Towards Cross-Tokenizer Distillation: the Universal Logit Distillation Loss for LLMs
Nicolas Boizard, Kevin El Haddad, Céline Hudelot, Pierre Colombo
TL;DR
The paper addresses cross-tokenizer distillation for LLMs by introducing Universal Logit Distillation (ULD) loss, which couples cross-entropy with a Wasserstein distance between teacher and student distributions to align logits across different vocabularies. A fast, closed-form Wasserstein computation under uniform support and cost enables scalable cross-tokenizer distillation, including decoder-to-encoder-decoder scenarios. Empirical results across extractive QA, generative QA, and summarization show that ULD improves over baselines that rely on teacher-generated text, often matching or surpassing teacher performance with less data and smaller models, while stabilizing training. The approach broadens the applicability of KD in real-world settings by removing the requirement of shared tokenizers and offering a practical, architecture-agnostic distillation method with public code and data release.
Abstract
Deploying large language models (LLMs) of several billion parameters can be impractical in most industrial use cases due to constraints such as cost, latency limitations, and hardware accessibility. Knowledge distillation (KD) offers a solution by compressing knowledge from resource-intensive large models to smaller ones. Various strategies exist, some relying on the text generated by the teacher model and optionally utilizing his logits to enhance learning.
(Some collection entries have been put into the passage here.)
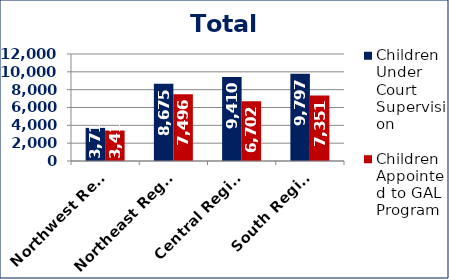
| Category | Children Under Court Supervision  | Children Appointed to GAL Program  |
|---|---|---|
| Northwest Region | 3714 | 3418 |
| Northeast Region | 8675 | 7496 |
| Central Region | 9410 | 6702 |
| South Region | 9797 | 7351 |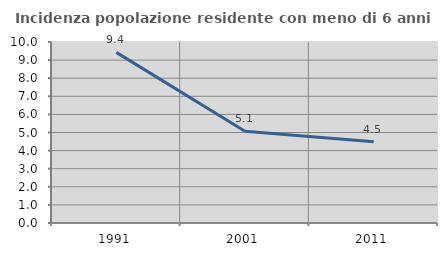
| Category | Incidenza popolazione residente con meno di 6 anni |
|---|---|
| 1991.0 | 9.425 |
| 2001.0 | 5.072 |
| 2011.0 | 4.489 |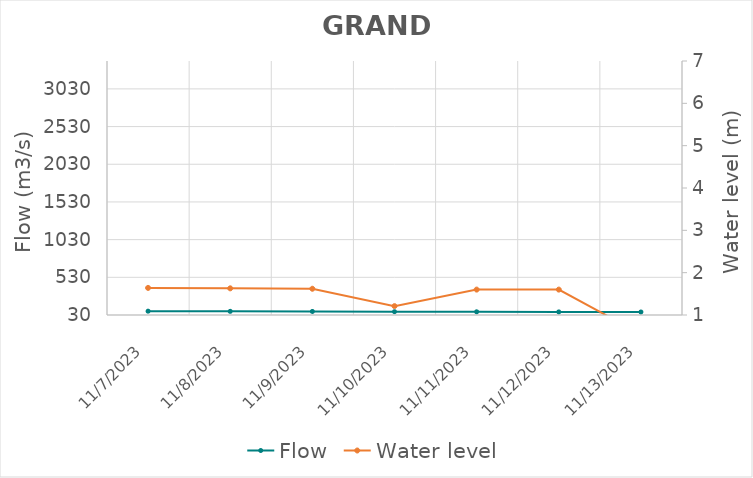
| Category | Flow |
|---|---|
| 7/20/23 | 999.44 |
| 7/19/23 | 998.2 |
| 7/18/23 | 953.77 |
| 7/17/23 | 940.79 |
| 7/16/23 | 942.35 |
| 7/15/23 | 953.14 |
| 7/14/23 | 1006.64 |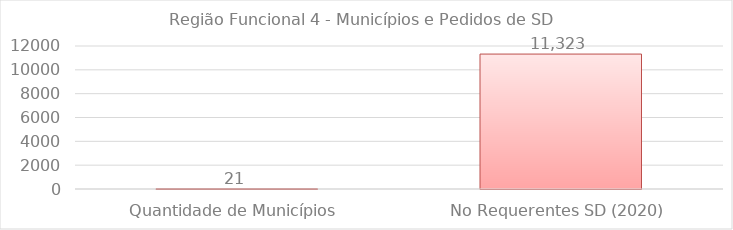
| Category | Litoral |
|---|---|
| Quantidade de Municípios | 21 |
| No Requerentes SD (2020) | 11323 |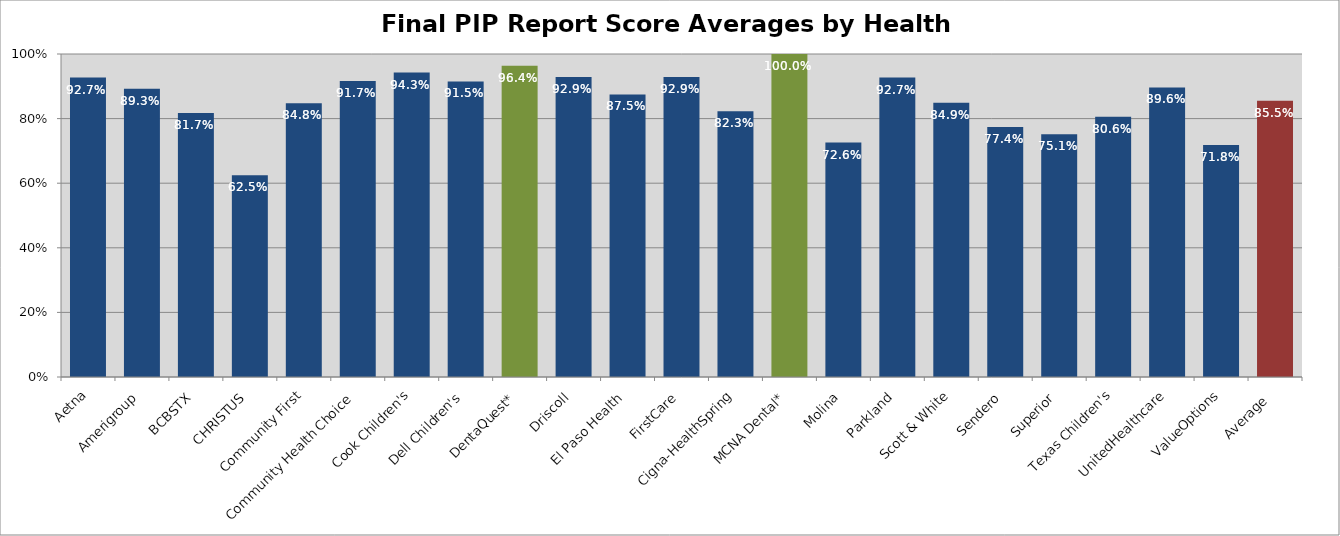
| Category | Final PIP Report
Averages |
|---|---|
| Aetna | 0.927 |
| Amerigroup | 0.893 |
| BCBSTX | 0.817 |
| CHRISTUS | 0.625 |
| Community First | 0.848 |
| Community Health Choice | 0.916 |
| Cook Children's | 0.942 |
| Dell Children's | 0.915 |
| DentaQuest* | 0.964 |
| Driscoll | 0.929 |
| El Paso Health | 0.875 |
| FirstCare | 0.929 |
| Cigna-HealthSpring | 0.823 |
| MCNA Dental* | 1 |
| Molina | 0.726 |
| Parkland | 0.927 |
| Scott & White | 0.849 |
| Sendero | 0.774 |
| Superior | 0.751 |
| Texas Children's | 0.806 |
| UnitedHealthcare | 0.896 |
| ValueOptions | 0.718 |
| Average  | 0.855 |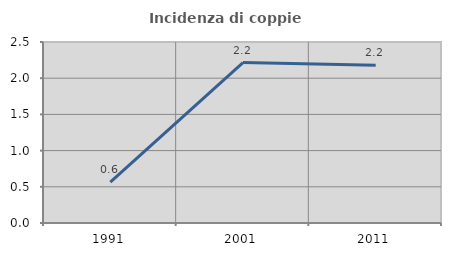
| Category | Incidenza di coppie miste |
|---|---|
| 1991.0 | 0.566 |
| 2001.0 | 2.215 |
| 2011.0 | 2.18 |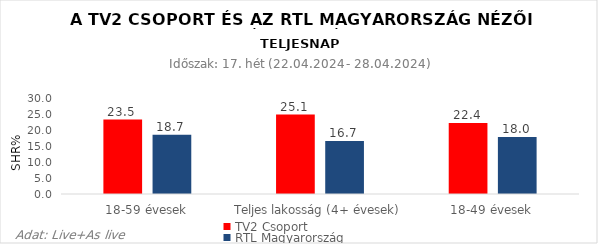
| Category | TV2 Csoport | RTL Magyarország |
|---|---|---|
| 18-59 évesek | 23.5 | 18.7 |
| Teljes lakosság (4+ évesek) | 25.1 | 16.7 |
| 18-49 évesek | 22.4 | 18 |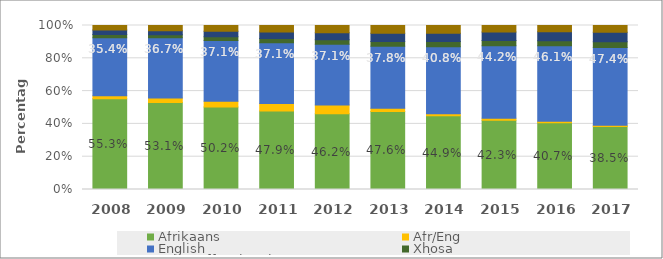
| Category | Afrikaans | Afr/Eng | English | Xhosa | Other official SA languages | Other |
|---|---|---|---|---|---|---|
| 2008 | 0.553 | 0.018 | 0.354 | 0.019 | 0.029 | 0.027 |
| 2009 | 0.531 | 0.028 | 0.367 | 0.017 | 0.026 | 0.031 |
| 2010 | 0.502 | 0.035 | 0.371 | 0.022 | 0.034 | 0.035 |
| 2011 | 0.479 | 0.045 | 0.371 | 0.025 | 0.04 | 0.04 |
| 2012 | 0.462 | 0.053 | 0.371 | 0.028 | 0.043 | 0.044 |
| 2013 | 0.476 | 0.019 | 0.378 | 0.03 | 0.05 | 0.048 |
| 2014 | 0.449 | 0.013 | 0.408 | 0.032 | 0.051 | 0.047 |
| 2015 | 0.423 | 0.011 | 0.442 | 0.032 | 0.053 | 0.039 |
| 2016 | 0.407 | 0.009 | 0.461 | 0.031 | 0.054 | 0.039 |
| 2017 | 0.385 | 0.008 | 0.474 | 0.034 | 0.058 | 0.042 |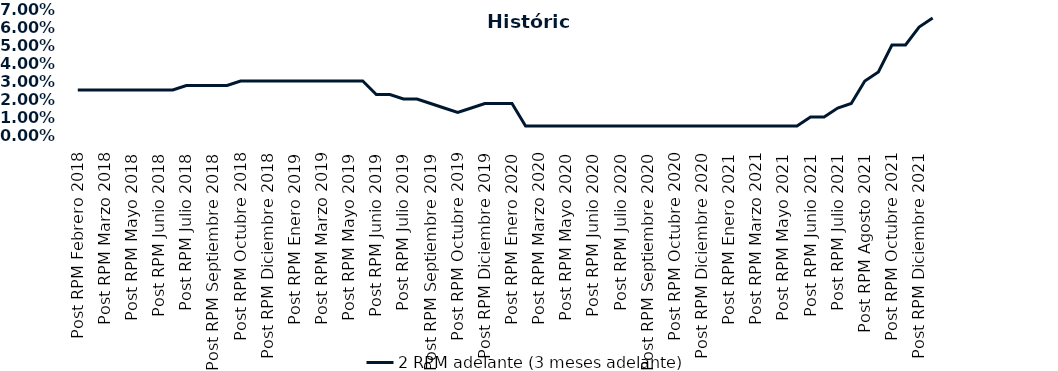
| Category | 2 RPM adelante (3 meses adelante) |
|---|---|
| Post RPM Febrero 2018 | 0.025 |
| Pre RPM Marzo 2018 | 0.025 |
| Post RPM Marzo 2018 | 0.025 |
| Pre RPM Mayo 2018 | 0.025 |
| Post RPM Mayo 2018 | 0.025 |
| Pre RPM Junio 2018 | 0.025 |
| Post RPM Junio 2018 | 0.025 |
| Pre RPM Julio 2018 | 0.025 |
| Post RPM Julio 2018 | 0.028 |
| Pre RPM Septiembre 2018 | 0.028 |
| Post RPM Septiembre 2018 | 0.028 |
| Pre RPM Octubre 2018 | 0.028 |
| Post RPM Octubre 2018 | 0.03 |
| Pre RPM Diciembre 2018 | 0.03 |
| Post RPM Diciembre 2018 | 0.03 |
| Pre RPM Enero 2019 | 0.03 |
| Post RPM Enero 2019 | 0.03 |
| Pre RPM Marzo 2019 | 0.03 |
| Post RPM Marzo 2019 | 0.03 |
| Pre RPM Mayo 2019 | 0.03 |
| Post RPM Mayo 2019 | 0.03 |
| Pre RPM Junio 2019 | 0.03 |
| Post RPM Junio 2019 | 0.022 |
| Pre RPM Julio 2019 | 0.022 |
| Post RPM Julio 2019 | 0.02 |
| Pre RPM Septiembre 2019 | 0.02 |
| Post RPM Septiembre 2019 | 0.018 |
| Pre RPM Octubre 2019 | 0.015 |
| Post RPM Octubre 2019 | 0.012 |
| Pre RPM Diciembre 2019 | 0.015 |
| Post RPM Diciembre 2019 | 0.018 |
| Pre RPM Enero 2020 | 0.018 |
| Post RPM Enero 2020 | 0.018 |
| Pre RPM Marzo 2020 | 0.005 |
| Post RPM Marzo 2020 | 0.005 |
| Pre RPM Mayo 2020 | 0.005 |
| Post RPM Mayo 2020 | 0.005 |
| Pre RPM Junio 2020 | 0.005 |
| Post RPM Junio 2020 | 0.005 |
| Pre RPM Julio 2020 | 0.005 |
| Post RPM Julio 2020 | 0.005 |
| Pre RPM Septiembre 2020 | 0.005 |
| Post RPM Septiembre 2020 | 0.005 |
| Pre RPM Octubre 2020 | 0.005 |
| Post RPM Octubre 2020 | 0.005 |
| Pre RPM Diciembre 2020 | 0.005 |
| Post RPM Diciembre 2020 | 0.005 |
| Pre RPM Enero 2021 | 0.005 |
| Post RPM Enero 2021 | 0.005 |
| Pre RPM Marzo 2021 | 0.005 |
| Post RPM Marzo 2021 | 0.005 |
| Pre RPM Mayo 2021 | 0.005 |
| Post RPM Mayo 2021 | 0.005 |
| Pre RPM Junio 2021 | 0.005 |
| Post RPM Junio 2021 | 0.01 |
| Pre RPM Julio 2021 | 0.01 |
| Post RPM Julio 2021 | 0.015 |
| Pre RPM Agosto 2021 | 0.018 |
| Post RPM Agosto 2021 | 0.03 |
| Pre RPM Octubre 2021 | 0.035 |
| Post RPM Octubre 2021 | 0.05 |
| Pre RPM Diciembre 2021 | 0.05 |
| Post RPM Diciembre 2021 | 0.06 |
| Pre RPM Enero 2022 | 0.065 |

However, these methods based on logits often require both teacher and student models to share the same tokenizer, limiting their applicability across different LLM families. In this paper, we introduce Universal Logit Distillation (ULD) loss, grounded in optimal transport, to address this limitation. Our experimental results demonstrate the effectiveness of ULD loss in enabling distillation across models with different architectures and tokenizers, paving the way to a more widespread use of distillation techniques.